3. Similarly, WordNet is an incomplete lexical database of the English language; some words/expressions and links between them will inevitably be missing or poorly defined.
4. There is no easy way to link the objects and concepts defined by WordNet to those in Wikipedia/DBpedia. In fact, it could prove all but impossible to do so without the aid of humans (or a very advanced and currently infeasable level of AI.) Still, there are various solutions to this issue and the topic will be a main focus point in upcoming posts.
5. The processing or even actual intelligence required to accurately answer certain questions may be too great in certain cases. This does not present as big a problem as some of the other points, though it is desirable that either the human questioner or the AI recognises when a question is obviously unanswerable. An example of such a question would be:
   “What was the mean average speed of computer processors between 1990 and 1995?”
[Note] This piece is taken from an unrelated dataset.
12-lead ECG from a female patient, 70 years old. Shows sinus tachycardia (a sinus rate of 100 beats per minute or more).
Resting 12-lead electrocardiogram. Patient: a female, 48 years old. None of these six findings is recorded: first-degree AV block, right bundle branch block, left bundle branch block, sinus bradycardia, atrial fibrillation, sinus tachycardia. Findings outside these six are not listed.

   Although there is a possibility that Wikipedia or other databases of knowledge implicitly contain the answer to such a query, it would require a very high degree of intelligence to answer it, which goes far beyond the purpose of the system. It should also be noted that this condition may not be differentiable to that where the information is not contained by the knowledge base. Questions which require opinionated replies however ought to be recognisable upon querying WordNet but before searching the knowledge base.

This post is only meant to be an introduction to my currently half-formed project idea of querying the semantic web for encyclopaedic information. I plan to discuss the details of high-level implementation in a series of following posts as I begin and continue work on this project. These posts ought to mainly include conceptual diagrams and images with explanations, plus some rare short snippets of code. I firmly believe that getting bogged down in low-level implementation details will not offer a good understanding of the system and should only serve to clarify key ideas. Explaining the architecture will be the focus of the series and certainly ought to fill enough posts! The project will become open-source once it (with  with any luck) reaches the first development milestone, which I will define at a later date. Current plans are to carry out development in C#/.NET 3.5 using LinqToRDF to query RDF data.

Well, that’s all for now, but hopefully you now have a general understanding of the the core ideas. Comments on any aspect of the project are welcome.